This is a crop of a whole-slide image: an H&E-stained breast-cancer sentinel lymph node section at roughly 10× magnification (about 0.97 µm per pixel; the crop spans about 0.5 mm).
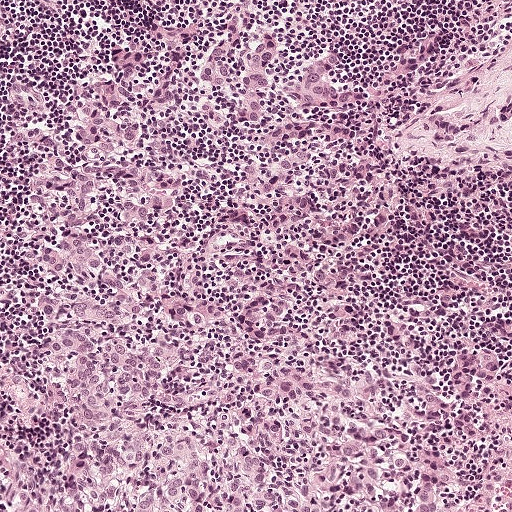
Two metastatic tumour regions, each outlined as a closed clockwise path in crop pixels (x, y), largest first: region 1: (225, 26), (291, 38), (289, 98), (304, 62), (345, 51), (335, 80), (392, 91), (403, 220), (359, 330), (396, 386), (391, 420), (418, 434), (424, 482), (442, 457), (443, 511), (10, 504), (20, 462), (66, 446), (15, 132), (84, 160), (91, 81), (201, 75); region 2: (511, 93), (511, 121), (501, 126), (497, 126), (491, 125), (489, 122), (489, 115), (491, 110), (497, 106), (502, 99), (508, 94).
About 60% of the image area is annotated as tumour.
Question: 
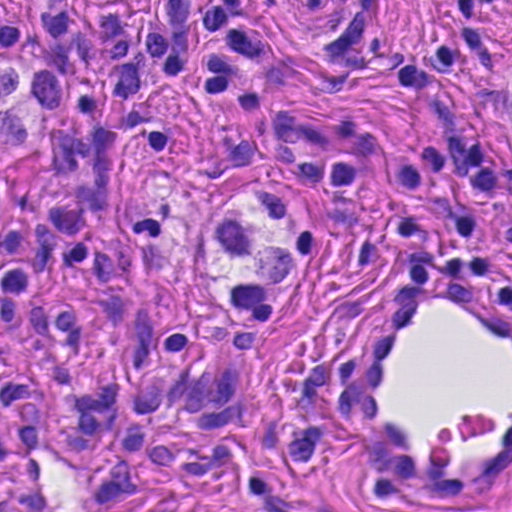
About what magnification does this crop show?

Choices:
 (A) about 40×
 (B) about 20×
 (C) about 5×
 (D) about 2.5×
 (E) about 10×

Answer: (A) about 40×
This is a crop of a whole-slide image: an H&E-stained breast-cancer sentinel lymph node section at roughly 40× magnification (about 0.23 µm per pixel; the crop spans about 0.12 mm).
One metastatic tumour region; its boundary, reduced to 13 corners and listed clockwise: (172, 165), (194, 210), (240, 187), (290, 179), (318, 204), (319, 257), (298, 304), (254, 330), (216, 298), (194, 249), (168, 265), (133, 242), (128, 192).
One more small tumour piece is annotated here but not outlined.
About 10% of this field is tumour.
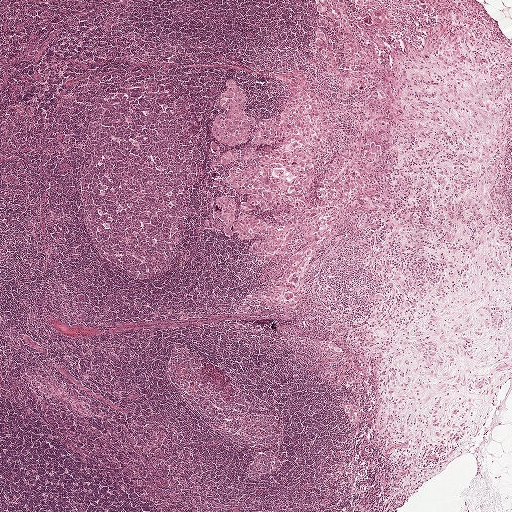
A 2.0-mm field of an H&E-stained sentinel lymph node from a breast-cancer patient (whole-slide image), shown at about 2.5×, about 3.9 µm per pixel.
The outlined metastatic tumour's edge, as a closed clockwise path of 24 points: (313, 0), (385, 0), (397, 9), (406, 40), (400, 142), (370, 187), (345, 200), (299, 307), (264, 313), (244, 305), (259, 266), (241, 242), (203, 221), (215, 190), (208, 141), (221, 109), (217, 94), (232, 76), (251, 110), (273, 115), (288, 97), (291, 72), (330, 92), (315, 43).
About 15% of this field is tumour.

☆ ☆ ☆ ☆ ☆

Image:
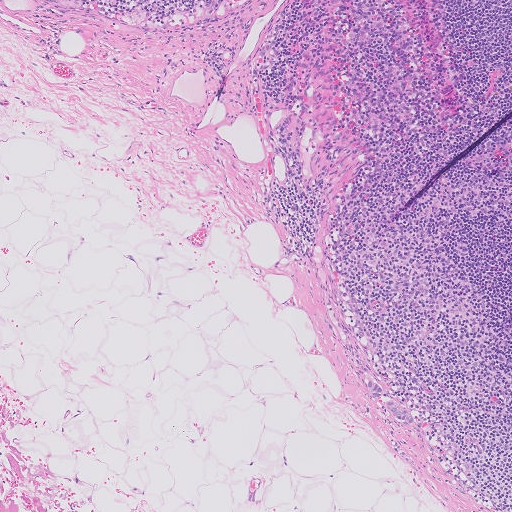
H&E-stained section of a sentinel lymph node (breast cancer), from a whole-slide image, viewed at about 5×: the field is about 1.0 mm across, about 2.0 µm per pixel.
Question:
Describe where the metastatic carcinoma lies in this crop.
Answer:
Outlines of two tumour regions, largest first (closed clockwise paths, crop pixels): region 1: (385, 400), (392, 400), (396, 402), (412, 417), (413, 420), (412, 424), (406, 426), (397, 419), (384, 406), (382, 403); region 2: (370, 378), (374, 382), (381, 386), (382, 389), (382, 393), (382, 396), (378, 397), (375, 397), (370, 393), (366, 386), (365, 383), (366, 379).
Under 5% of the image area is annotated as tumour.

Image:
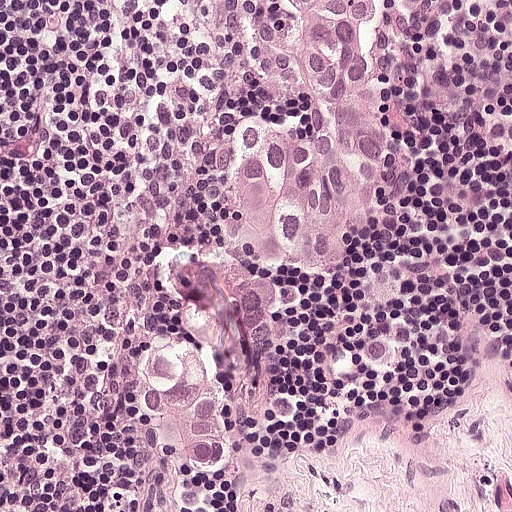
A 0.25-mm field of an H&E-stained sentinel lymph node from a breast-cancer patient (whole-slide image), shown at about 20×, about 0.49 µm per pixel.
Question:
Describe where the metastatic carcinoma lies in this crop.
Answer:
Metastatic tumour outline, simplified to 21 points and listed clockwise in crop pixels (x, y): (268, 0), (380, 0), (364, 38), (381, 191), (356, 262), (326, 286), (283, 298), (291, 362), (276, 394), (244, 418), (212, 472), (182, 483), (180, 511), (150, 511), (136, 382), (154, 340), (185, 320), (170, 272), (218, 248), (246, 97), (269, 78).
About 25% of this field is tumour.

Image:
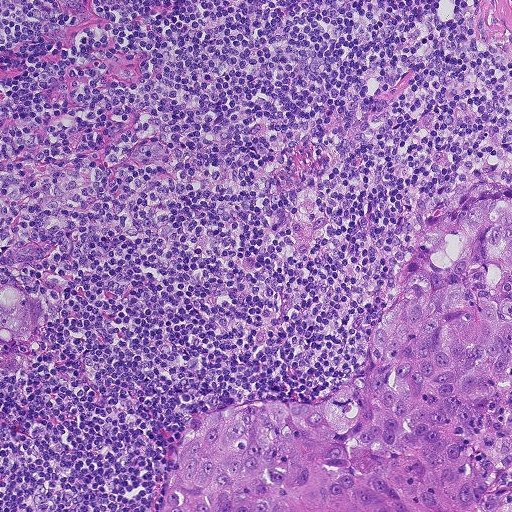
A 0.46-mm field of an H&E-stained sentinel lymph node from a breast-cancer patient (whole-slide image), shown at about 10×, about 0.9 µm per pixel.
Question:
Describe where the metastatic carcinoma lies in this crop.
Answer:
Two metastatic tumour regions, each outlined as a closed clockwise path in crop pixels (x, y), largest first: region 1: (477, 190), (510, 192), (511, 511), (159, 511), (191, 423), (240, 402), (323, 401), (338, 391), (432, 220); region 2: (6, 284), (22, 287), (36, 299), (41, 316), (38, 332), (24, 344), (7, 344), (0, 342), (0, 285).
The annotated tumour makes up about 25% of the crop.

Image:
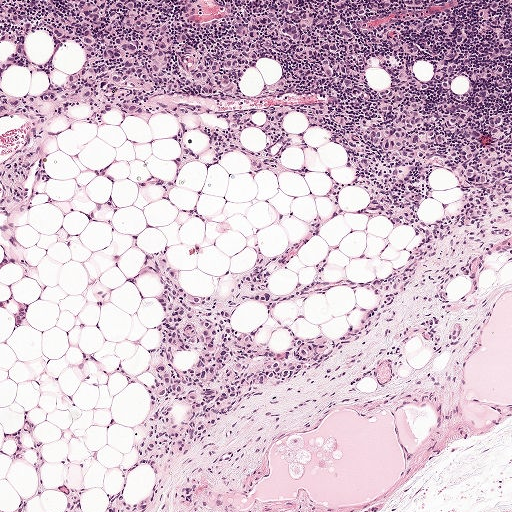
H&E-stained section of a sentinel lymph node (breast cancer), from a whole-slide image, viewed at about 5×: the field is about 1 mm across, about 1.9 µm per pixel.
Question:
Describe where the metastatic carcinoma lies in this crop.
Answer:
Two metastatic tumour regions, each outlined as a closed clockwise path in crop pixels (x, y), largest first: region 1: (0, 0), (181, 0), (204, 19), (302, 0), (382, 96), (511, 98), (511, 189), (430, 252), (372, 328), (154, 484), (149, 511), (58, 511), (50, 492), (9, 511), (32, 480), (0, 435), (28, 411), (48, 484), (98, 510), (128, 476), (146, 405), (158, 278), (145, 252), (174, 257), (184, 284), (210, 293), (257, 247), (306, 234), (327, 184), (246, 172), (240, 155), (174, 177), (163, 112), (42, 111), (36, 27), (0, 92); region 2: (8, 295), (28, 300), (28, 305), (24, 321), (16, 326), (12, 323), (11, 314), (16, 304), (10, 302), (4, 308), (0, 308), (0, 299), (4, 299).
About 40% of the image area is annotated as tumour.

☆ ☆ ☆ ☆ ☆

* _Your assignment_: Which lines run from the one holding "Answer: (A) about 40×" through the one holding "About 10% of this field is tumour." in the records above? Repeat them exactly, both included, and nothing more.

* _Output for this exercise_:
Answer: (A) about 40×
This is a crop of a whole-slide image: an H&E-stained breast-cancer sentinel lymph node section at roughly 40× magnification (about 0.23 µm per pixel; the crop spans about 0.12 mm).
One metastatic tumour region; its boundary, reduced to 13 corners and listed clockwise: (172, 165), (194, 210), (240, 187), (290, 179), (318, 204), (319, 257), (298, 304), (254, 330), (216, 298), (194, 249), (168, 265), (133, 242), (128, 192).
One more small tumour piece is annotated here but not outlined.
About 10% of this field is tumour.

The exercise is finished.